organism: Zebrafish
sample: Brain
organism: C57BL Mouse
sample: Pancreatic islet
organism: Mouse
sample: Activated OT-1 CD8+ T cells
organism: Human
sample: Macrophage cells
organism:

::::

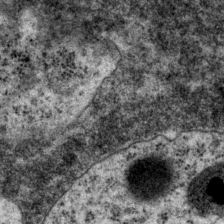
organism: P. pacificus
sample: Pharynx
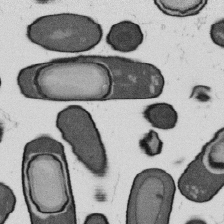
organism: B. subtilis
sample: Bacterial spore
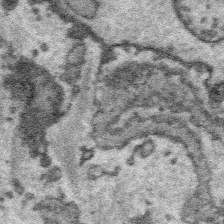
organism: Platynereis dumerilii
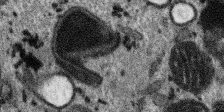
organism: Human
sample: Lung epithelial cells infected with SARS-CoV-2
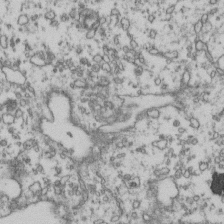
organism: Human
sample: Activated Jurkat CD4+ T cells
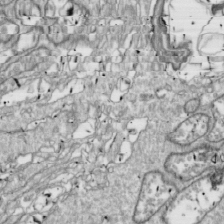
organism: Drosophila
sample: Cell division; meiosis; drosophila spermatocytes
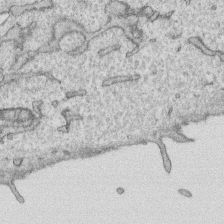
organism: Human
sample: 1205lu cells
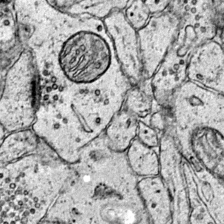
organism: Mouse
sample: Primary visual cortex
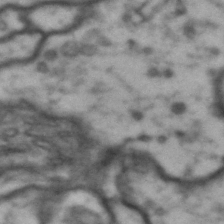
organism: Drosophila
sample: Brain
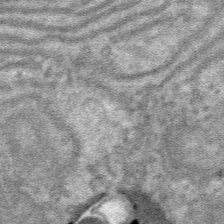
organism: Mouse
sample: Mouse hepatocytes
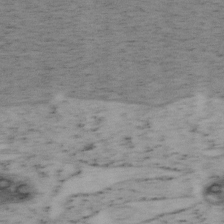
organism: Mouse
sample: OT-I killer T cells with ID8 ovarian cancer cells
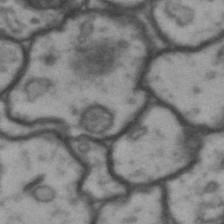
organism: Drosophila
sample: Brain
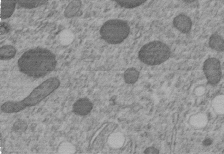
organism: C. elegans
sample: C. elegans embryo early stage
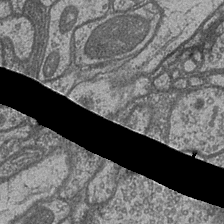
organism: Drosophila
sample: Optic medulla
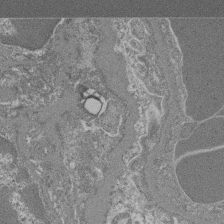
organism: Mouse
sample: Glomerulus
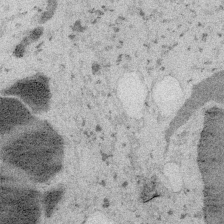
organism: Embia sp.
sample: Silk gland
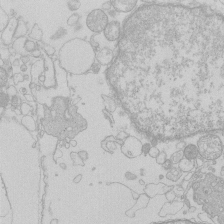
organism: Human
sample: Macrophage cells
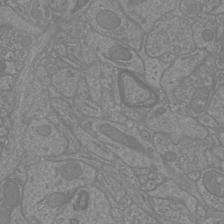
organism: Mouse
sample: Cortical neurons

::::

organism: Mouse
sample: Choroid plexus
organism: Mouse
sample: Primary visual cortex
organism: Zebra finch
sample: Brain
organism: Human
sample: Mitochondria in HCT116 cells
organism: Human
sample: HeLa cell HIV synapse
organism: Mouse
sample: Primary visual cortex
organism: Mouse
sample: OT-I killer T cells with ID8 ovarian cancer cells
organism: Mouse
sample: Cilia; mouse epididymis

::::

What lines above contain the word "cells"? Please copy each one.

sample: Activated OT-1 CD8+ T cells
sample: Macrophage cells
sample: Lung epithelial cells infected with SARS-CoV-2
sample: Activated Jurkat CD4+ T cells
sample: 1205lu cells
sample: OT-I killer T cells with ID8 ovarian cancer cells
sample: Macrophage cells
sample: Mitochondria in HCT116 cells
sample: OT-I killer T cells with ID8 ovarian cancer cells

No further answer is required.